— Assignment —
Up to and including the line that contains "sample: Cilia in tetrahymena", repeat the entries below exactly from the first line on. Do not carry over any pictures.

— Entries shown —
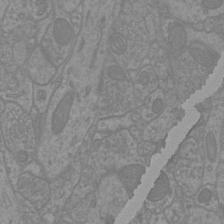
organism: Mouse
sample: Cortical neurons
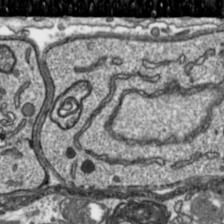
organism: Toxoplasma gondii
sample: Parasites in a vacuole inside a host cell
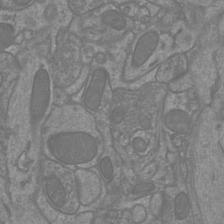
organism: Mouse
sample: Cortical neurons
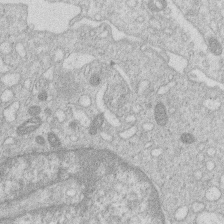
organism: Human
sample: Macrophage cells
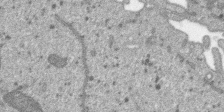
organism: Human
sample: Lung epithelial cells infected with SARS-CoV-2
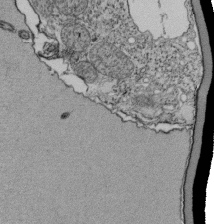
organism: Tetrahymena
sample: Cilia in tetrahymena
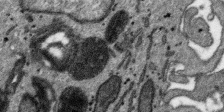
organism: Human
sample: Lung epithelial cells, uninfected (mock) control
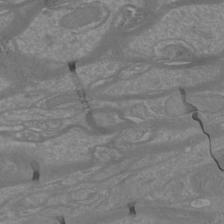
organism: Mouse
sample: Cortical neurons
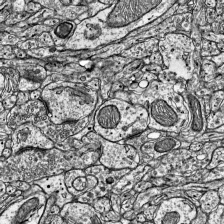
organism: Mouse
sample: Visual Cortex
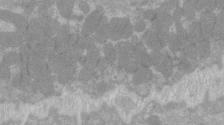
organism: C57BL Mouse
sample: Tibialis anterior muscle cell
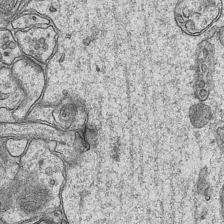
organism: Mouse
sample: CA1 Hippocampus
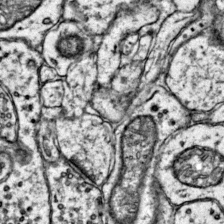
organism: Mouse
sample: Primary visual cortex
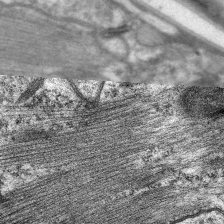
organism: C. elegans
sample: Pharynx
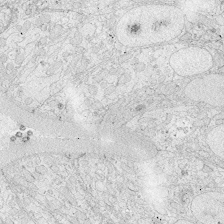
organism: Zebrafish
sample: Whole-Brain
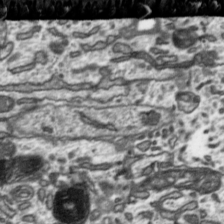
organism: Toxoplasma gondii
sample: Parasites in a vacuole inside a host cell
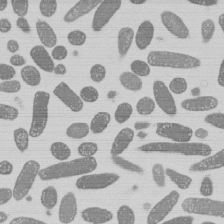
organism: E. coli
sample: Bacterial nucleoid
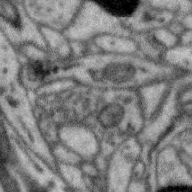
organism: Zebra finch
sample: Brain
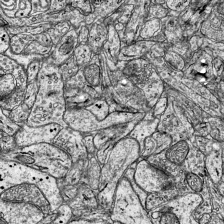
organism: Mouse
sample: Visual Cortex
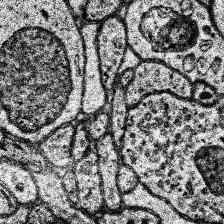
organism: Human
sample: Temporal Lobe
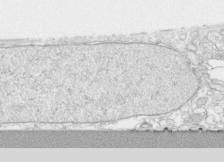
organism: Human
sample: CRL-1474
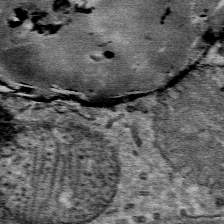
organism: Mouse
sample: Mouse Salivary gland
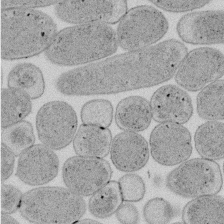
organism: E. coli
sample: Bacterial nucleoid
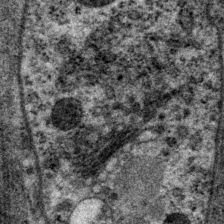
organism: P. pacificus
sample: Pharynx
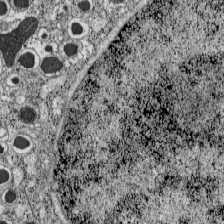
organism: C57BL Mouse
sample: Pancreatic islet
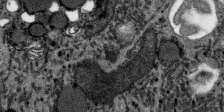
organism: Human
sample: Lung epithelial cells, uninfected (mock) control
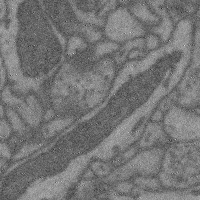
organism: Mouse
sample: Cerebral cortex
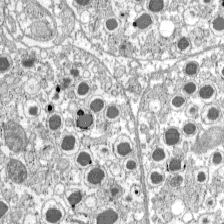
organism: C57BL Mouse
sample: Pancreatic islet
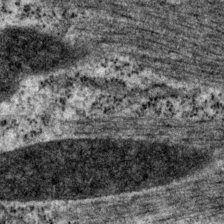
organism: P. pacificus
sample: Pharynx
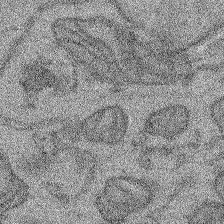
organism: Human
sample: HeLa cells
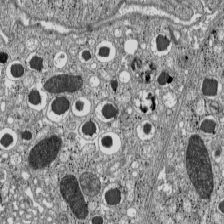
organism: C57BL Mouse
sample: Pancreatic islet
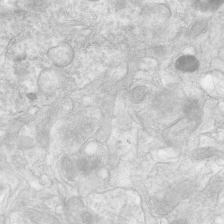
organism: Human
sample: Neocortex
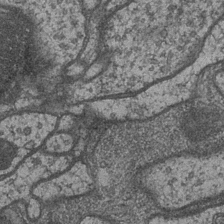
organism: Drosophila
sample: Optic medulla
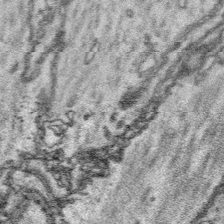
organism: Platynereis dumerilii
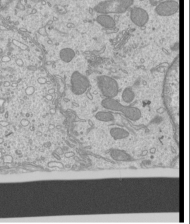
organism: Mouse
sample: Cilia; mouse epididymis
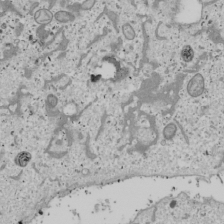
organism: Human
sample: Mitochondria in U2OS cells
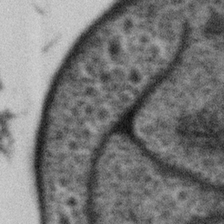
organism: Gemmata obscuriglobus
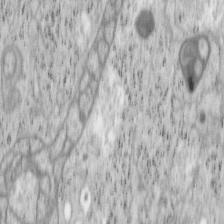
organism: Human
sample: HeLa cells
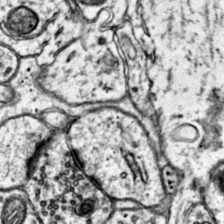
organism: Mouse
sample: Primary visual cortex
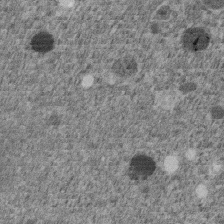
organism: C. elegans
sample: C. elegans embryo early stage
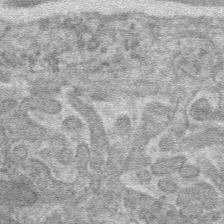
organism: Mouse
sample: Mouse hepatocytes
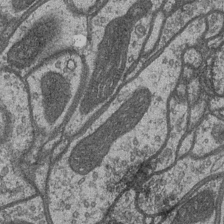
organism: Drosophila
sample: Optic medulla
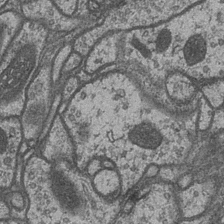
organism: Drosophila
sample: Optic medulla
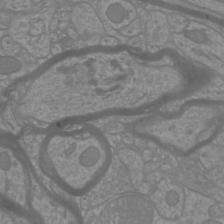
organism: Mouse
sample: Cortical neurons
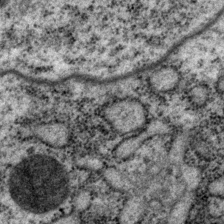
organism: P. pacificus
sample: Pharynx
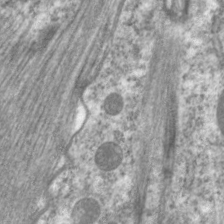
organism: C. elegans
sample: Pharynx
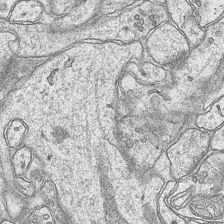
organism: Mouse
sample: CA1 Hippocampus
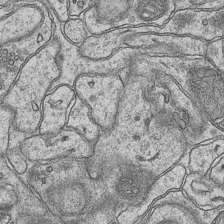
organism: Mouse
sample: CA1 Hippocampus
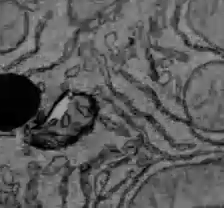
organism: C57BL Mouse
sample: Liver
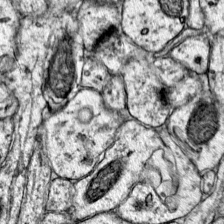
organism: Mouse
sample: Primary visual cortex
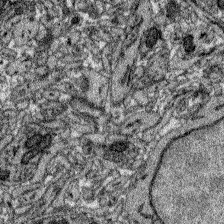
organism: Zebrafish
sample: Larval olfactory bulb
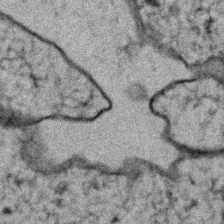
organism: Zebrafish
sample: Zebrafish embryo
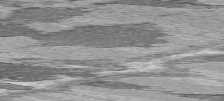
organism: C57BL Mouse
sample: Heart
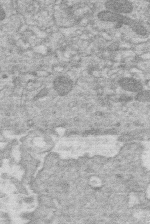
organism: Human
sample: Macrophage cells
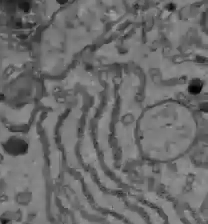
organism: C57BL Mouse
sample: Liver
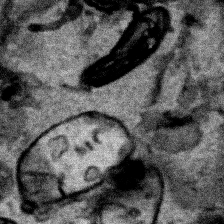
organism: Human
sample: Mitochondria in HCT116 cells
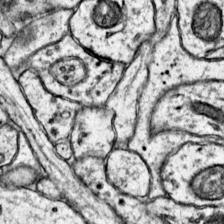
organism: Mouse
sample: Primary visual cortex
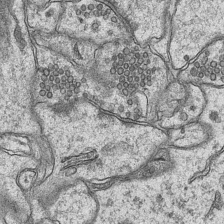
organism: Mouse
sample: CA1 Hippocampus
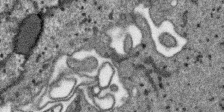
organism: Human
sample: Lung epithelial cells infected with SARS-CoV-2
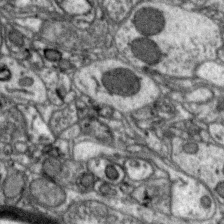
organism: Zebra finch
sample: Brain
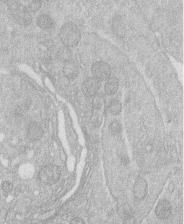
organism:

— Exercise answer —
organism: Mouse
sample: Cortical neurons
organism: Toxoplasma gondii
sample: Parasites in a vacuole inside a host cell
organism: Mouse
sample: Cortical neurons
organism: Human
sample: Macrophage cells
organism: Human
sample: Lung epithelial cells infected with SARS-CoV-2
organism: Tetrahymena
sample: Cilia in tetrahymena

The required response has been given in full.